Obama said there had been "encouraging signs" in recent days, in part because of the U.S. threat of military action to punish Assad for what Washington says was the use of poison gas to kill 1,400 civilians in Damascus on August 21.
"It is too early to tell whether this offer will succeed," Obama said. "And any agreement must verify that the Assad regime keeps its commitments. But this initiative has the potential to remove the threat of chemical weapons without the use of force."
Moscow has previously vetoed three U.N. Security Council resolutions that would have condemned the Syrian government over the conflict.
The latest proposal "can work only if we hear that the American side and all those who support the United States in this sense reject the use of force," Putin said in televised remarks.
Obama said he was sending Secretary of State John Kerry to meet Russian Foreign Minister Sergei Lavrov in Geneva on Thursday for further talks, and he himself would continue discussions with Putin.

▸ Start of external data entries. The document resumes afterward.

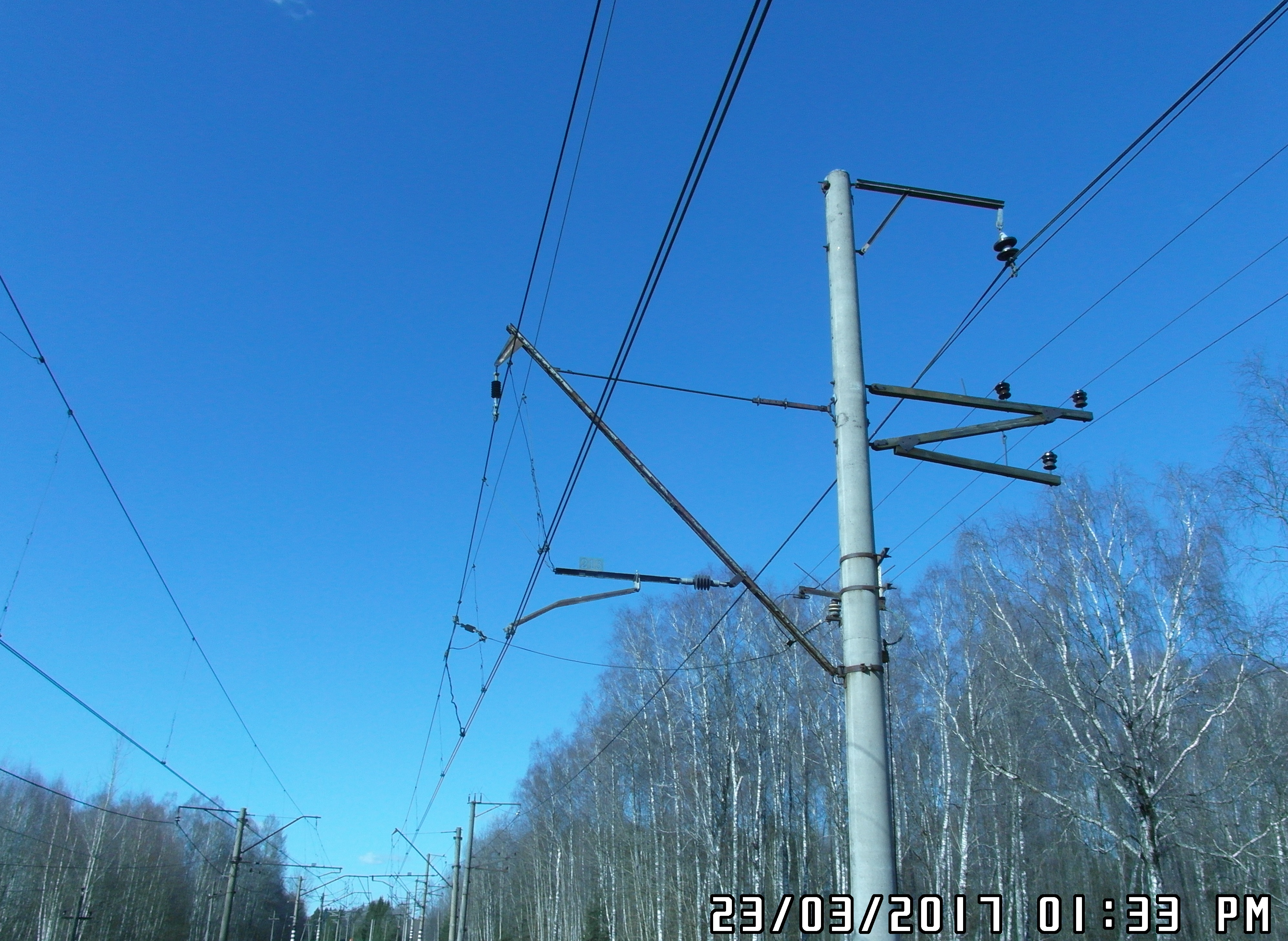 Dzelzceļa gaisa kontakttīkla ķēžu piekare
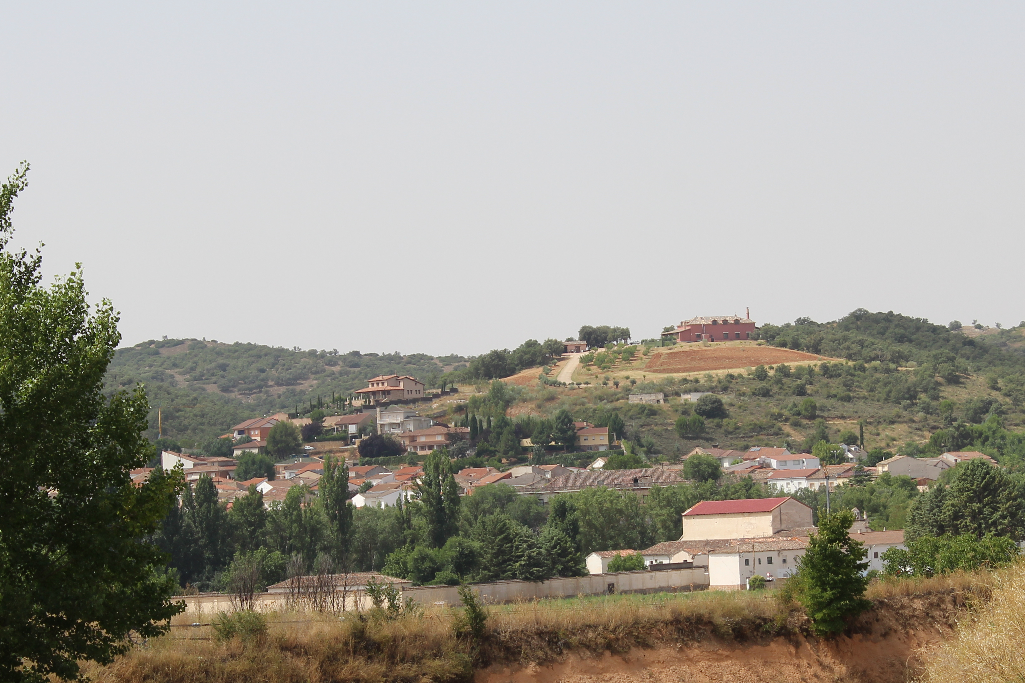 Espinosa de Henares, Espinosa de Henares, provincia de Guadalajara.
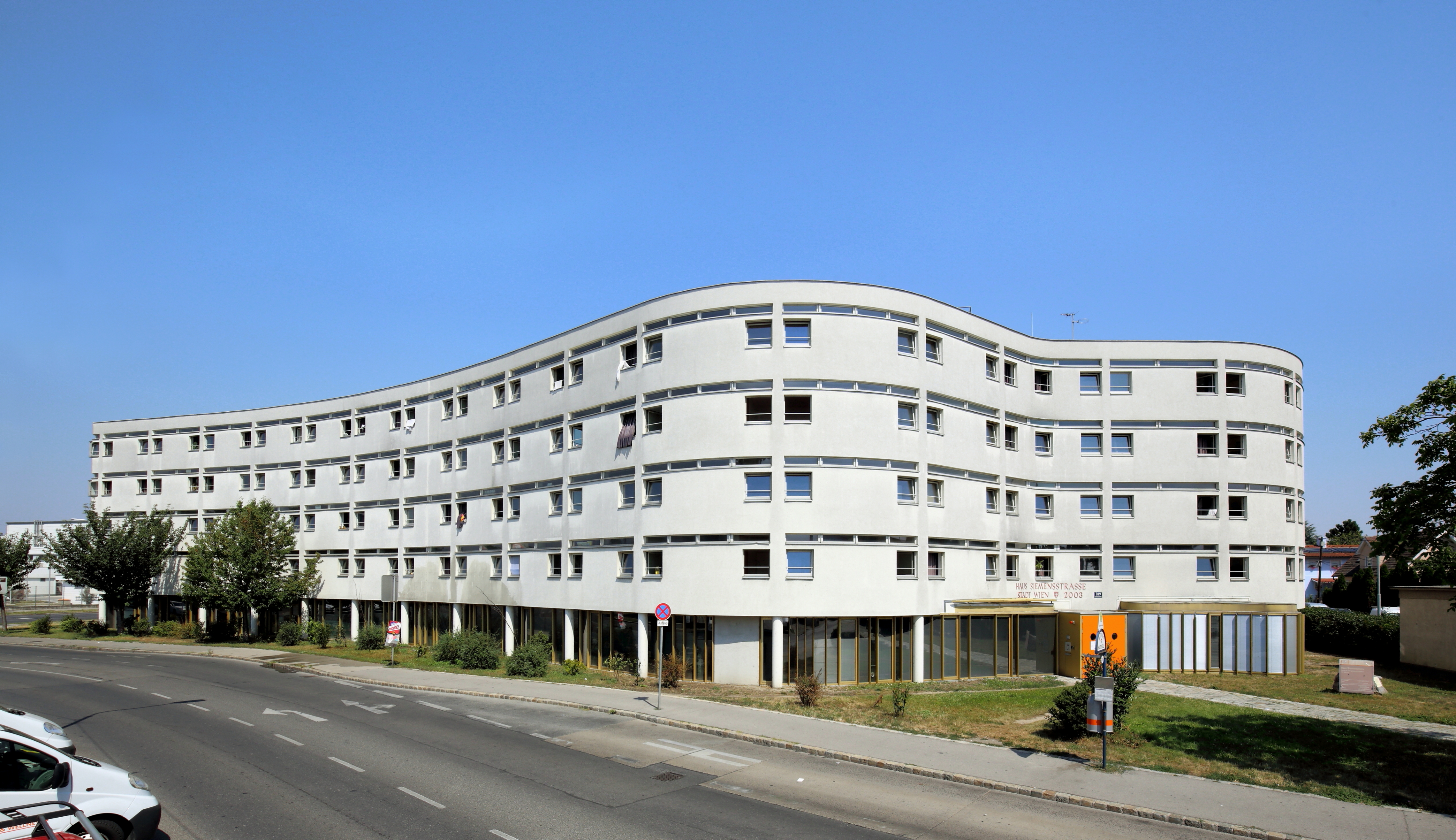 Das Obdachlosenheim (Übergangswohnhaus für wohnungslose Männer) Haus Siemensstraße im 21. Wiener Gemeindebezirk Floridsdorf.Das Gebäude, als Ersatz für das Männerwohnheim Meldemannstraße, wurde Anfang der 2000er Jahre nach Plänen der Architekten Gruss & Gruss errichtet, im Jahr 2003 in Betrieb genommen und 2004 offiziell eröffnet.
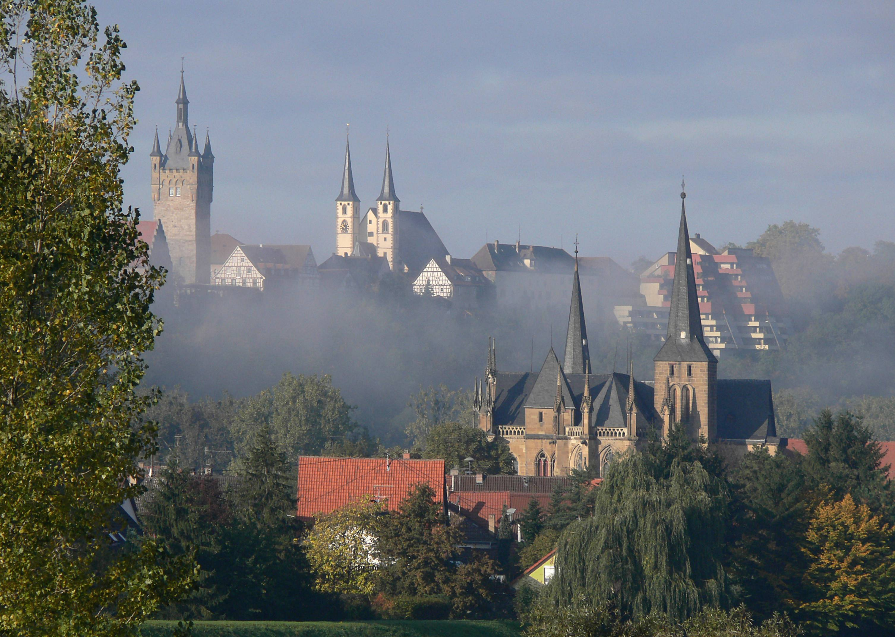 Bad Wimpfen, Baden-Wuerttemberg, Germany; foreground: St. Peter Wimpfen im Tal; background: Wimpfen am Berg
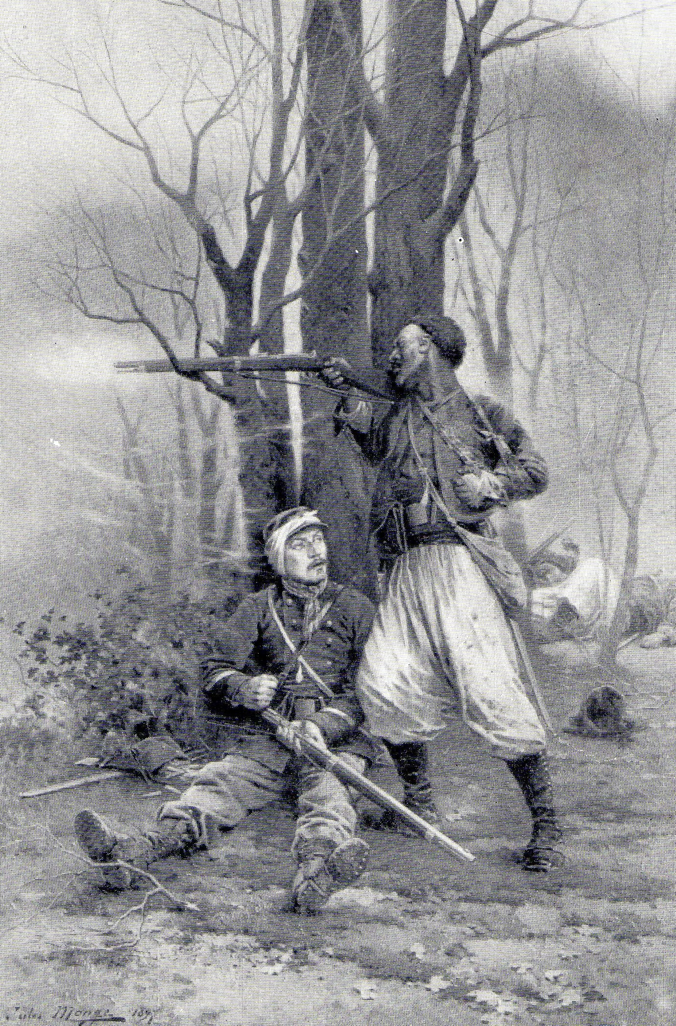 Le Turco Ben-Kadour à Lorcy (bataille de Beaune-la-Rolande - 1870), tableau de Jules Monge
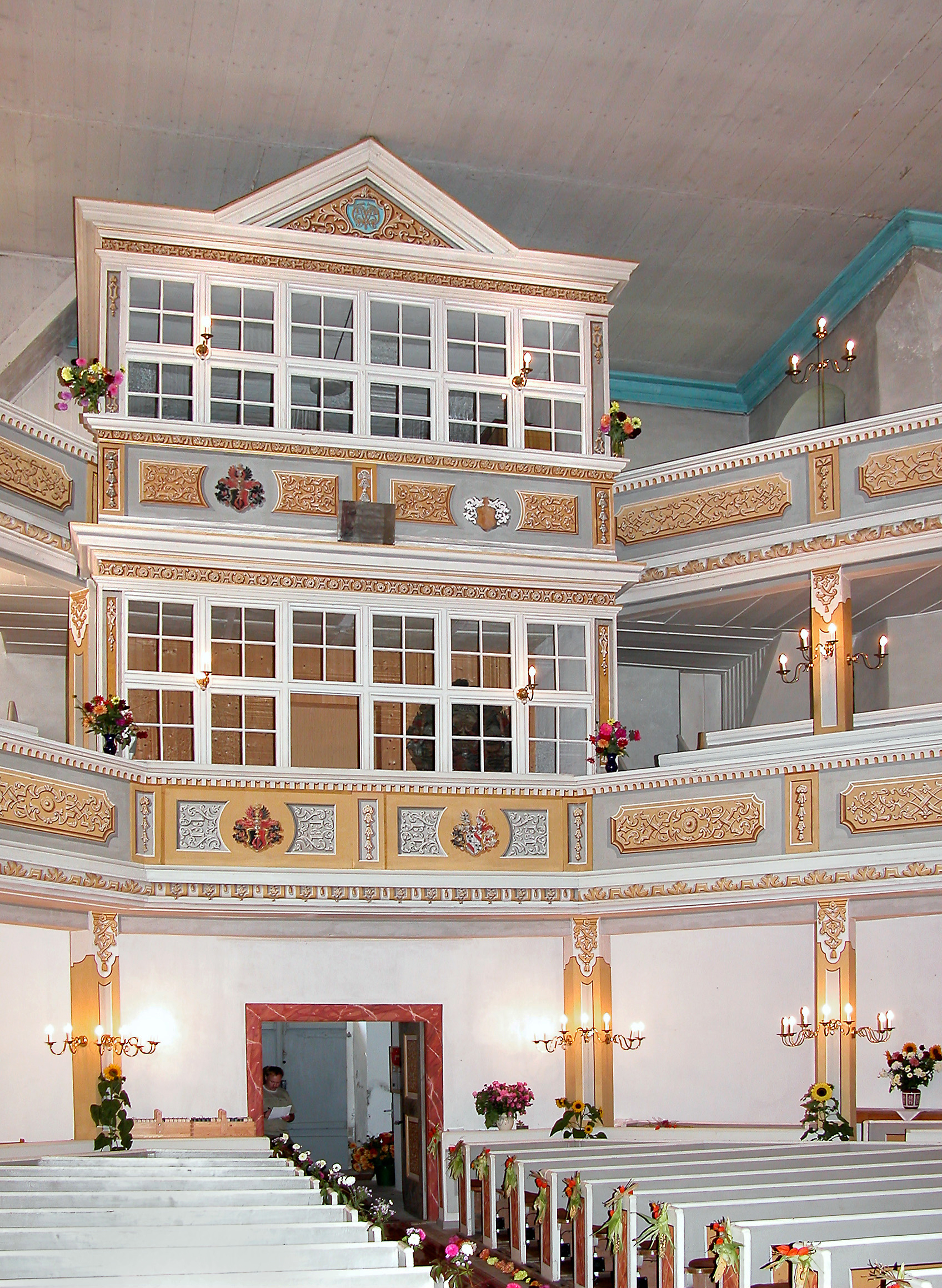 24.09.2006 09509 Forchheim (Pockau-Lengefeld), Kirchstraße: Evangelische Dorfkirche (barocker Zentralbau, 1719-26 von George Bähr und J. G. Fehre). Patronatsloge. [DSCN11712.TIF]20060924295DR.JPG(c)Blobelt
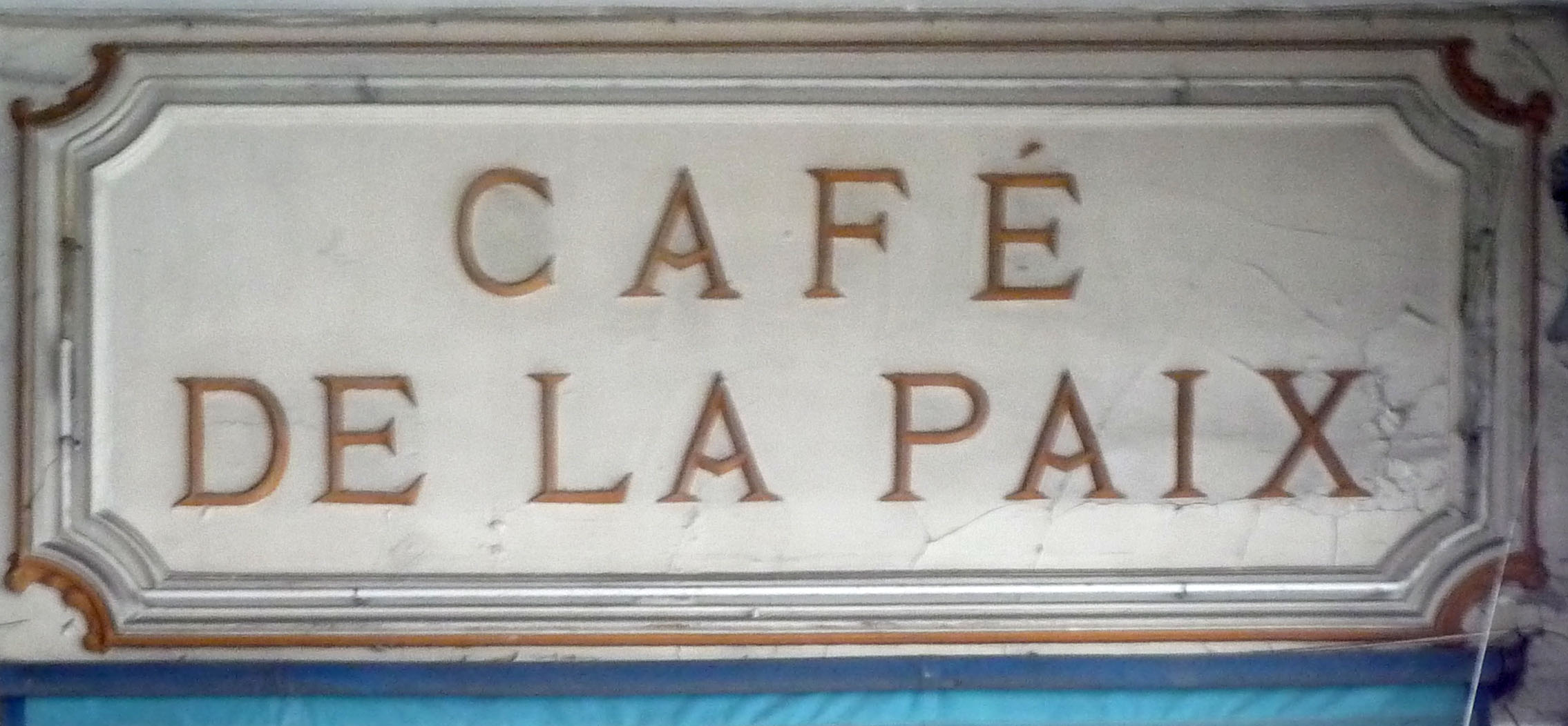 Cafe de la Paix 01
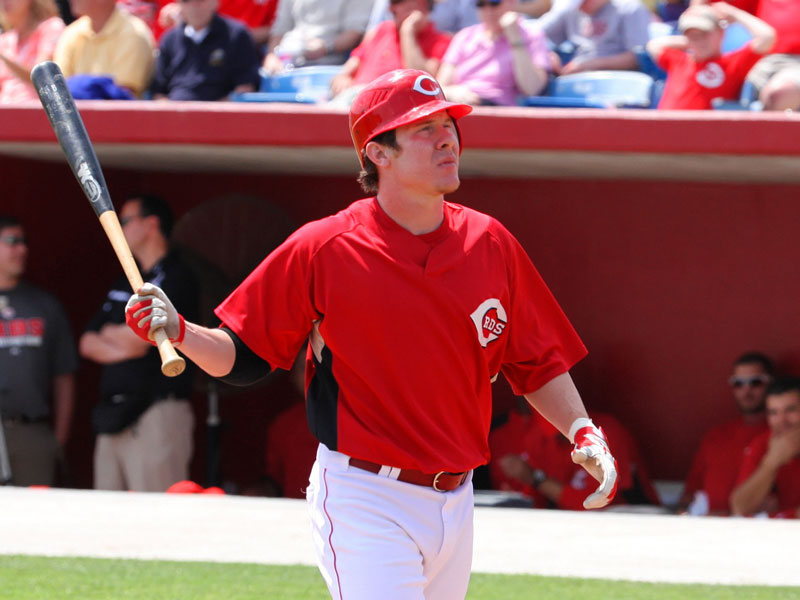 Ryan Hanigan, spring training 2009. 22:45, 8 April 2009 . . BubbaFan . . 800×600 (76 KB)
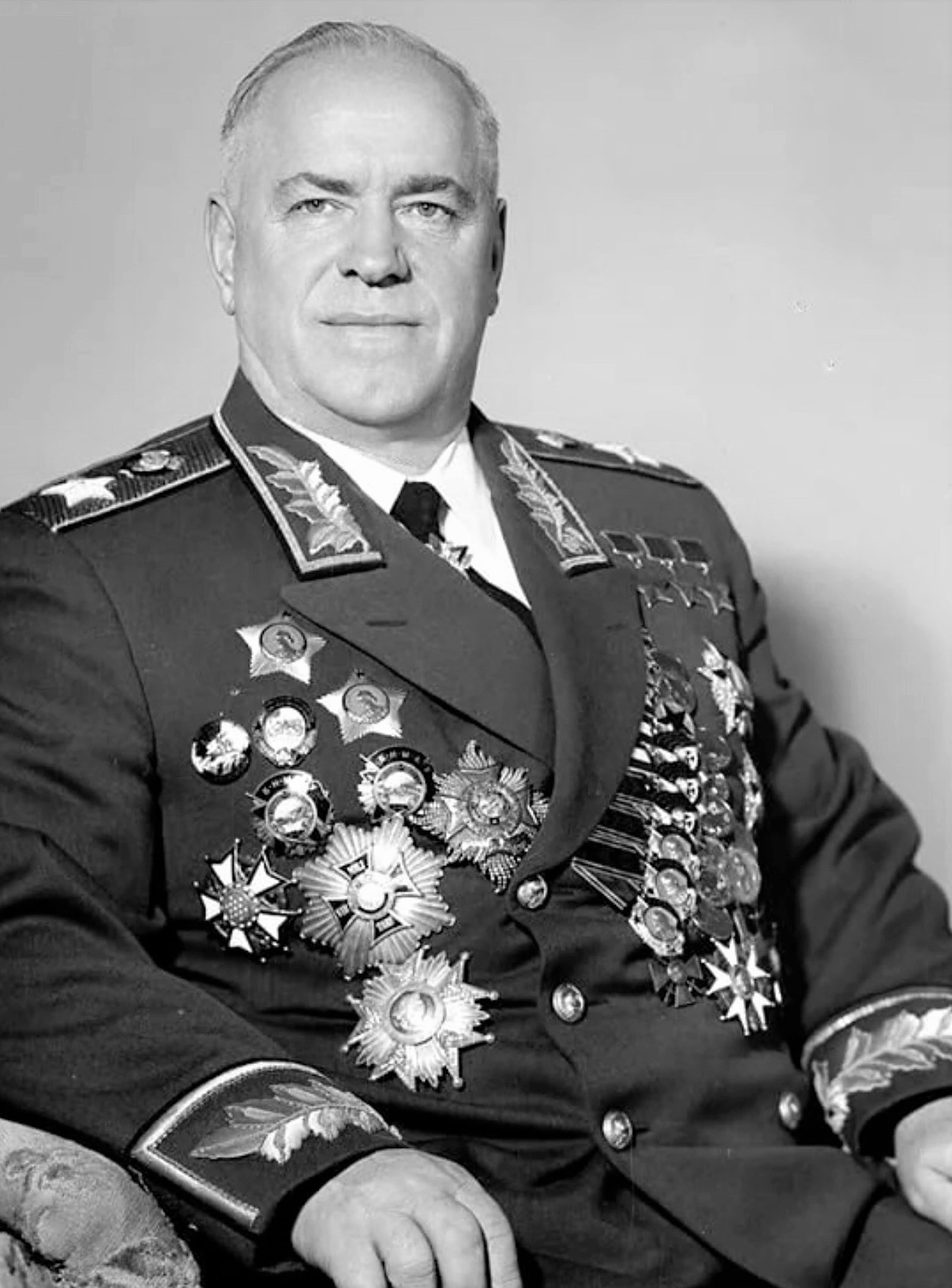 четырежды Герой Советского Союза кавалер двух орденов "Победа" Георгий Константинович Жуков в период хрущёвской опалы

Amid the whirlwind of diplomatic activity focused on the response to the chemical weapons attack, the civil war resumed in earnest on Tuesday with Assad's jets again bombing rebel positions in the capital.
UNITED NATIONS
An initial U.N. Security Council resolution, drafted by France, would demand that Syria make a complete declaration of its chemical weapons program within 15 days and immediately open all related sites to U.N. inspectors or face possible punitive measures.
The French draft resolution, seen by Reuters, adds that the Security Council would intend "in the event of non-compliance by the Syrian authorities with the provisions of this resolution ... to adopt further necessary measures under Chapter VII" of the U.N. Charter.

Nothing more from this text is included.